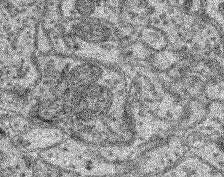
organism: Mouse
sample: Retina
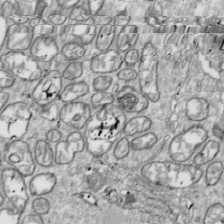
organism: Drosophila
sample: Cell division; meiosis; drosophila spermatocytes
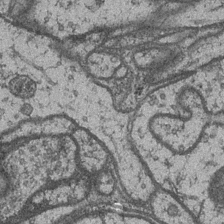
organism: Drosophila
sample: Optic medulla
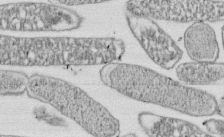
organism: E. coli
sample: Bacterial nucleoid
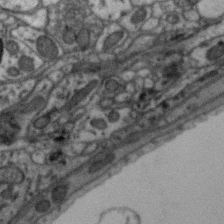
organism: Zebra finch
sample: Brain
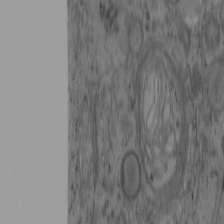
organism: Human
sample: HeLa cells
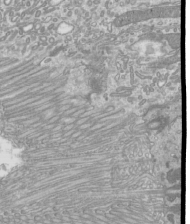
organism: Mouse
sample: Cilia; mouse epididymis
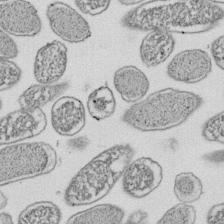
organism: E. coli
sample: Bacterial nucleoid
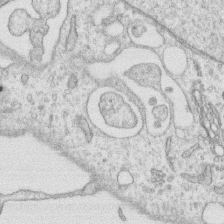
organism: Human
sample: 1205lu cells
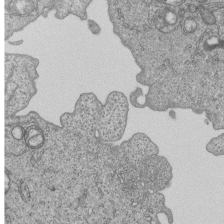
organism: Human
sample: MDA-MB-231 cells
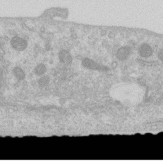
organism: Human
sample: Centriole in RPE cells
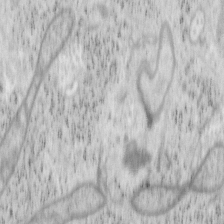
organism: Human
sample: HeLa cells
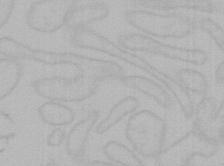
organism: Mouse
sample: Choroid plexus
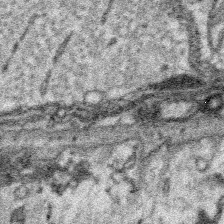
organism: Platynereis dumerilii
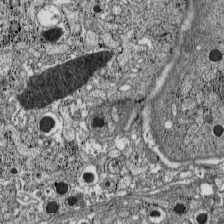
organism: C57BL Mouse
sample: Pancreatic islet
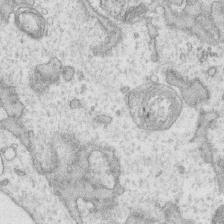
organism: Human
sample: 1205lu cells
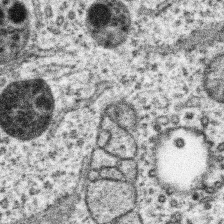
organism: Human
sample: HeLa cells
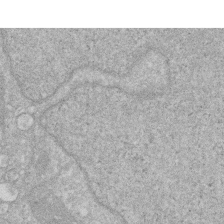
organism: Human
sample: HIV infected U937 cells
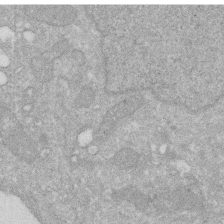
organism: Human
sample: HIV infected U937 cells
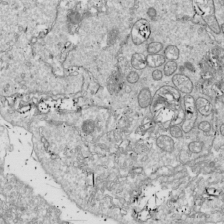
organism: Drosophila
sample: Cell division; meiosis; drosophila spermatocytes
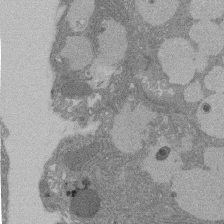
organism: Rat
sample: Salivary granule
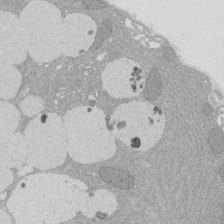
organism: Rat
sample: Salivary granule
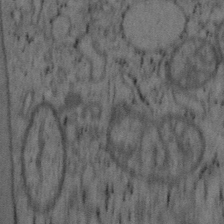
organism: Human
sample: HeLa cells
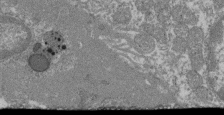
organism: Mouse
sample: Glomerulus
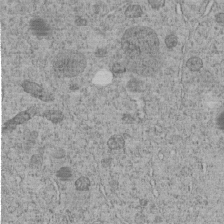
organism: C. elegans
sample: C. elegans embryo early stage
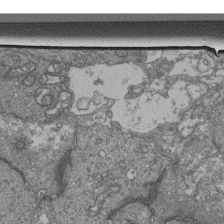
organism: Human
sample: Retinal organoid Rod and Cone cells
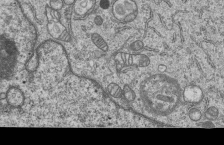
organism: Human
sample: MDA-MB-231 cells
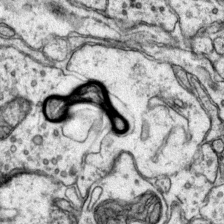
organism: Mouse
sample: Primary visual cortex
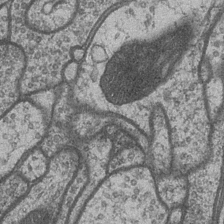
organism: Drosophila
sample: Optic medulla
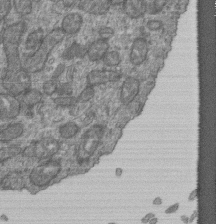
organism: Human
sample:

____________

## The task:
Every entry must be transcribed exactly. Pictures do not belong in the copy.

## Problem solution:
organism: Mouse
sample: Retina
organism: Drosophila
sample: Cell division; meiosis; drosophila spermatocytes
organism: Drosophila
sample: Optic medulla
organism: E. coli
sample: Bacterial nucleoid
organism: Zebra finch
sample: Brain
organism: Human
sample: HeLa cells
organism: Mouse
sample: Cilia; mouse epididymis
organism: E. coli
sample: Bacterial nucleoid
organism: Human
sample: 1205lu cells
organism: Human
sample: MDA-MB-231 cells
organism: Human
sample: Centriole in RPE cells
organism: Human
sample: HeLa cells
organism: Mouse
sample: Choroid plexus
organism: Platynereis dumerilii
organism: C57BL Mouse
sample: Pancreatic islet
organism: Human
sample: 1205lu cells
organism: Human
sample: HeLa cells
organism: Human
sample: HIV infected U937 cells
organism: Human
sample: HIV infected U937 cells
organism: Drosophila
sample: Cell division; meiosis; drosophila spermatocytes
organism: Rat
sample: Salivary granule
organism: Rat
sample: Salivary granule
organism: Human
sample: HeLa cells
organism: Mouse
sample: Glomerulus
organism: C. elegans
sample: C. elegans embryo early stage
organism: Human
sample: Retinal organoid Rod and Cone cells
organism: Human
sample: MDA-MB-231 cells
organism: Mouse
sample: Primary visual cortex
organism: Drosophila
sample: Optic medulla
organism: Human
sample:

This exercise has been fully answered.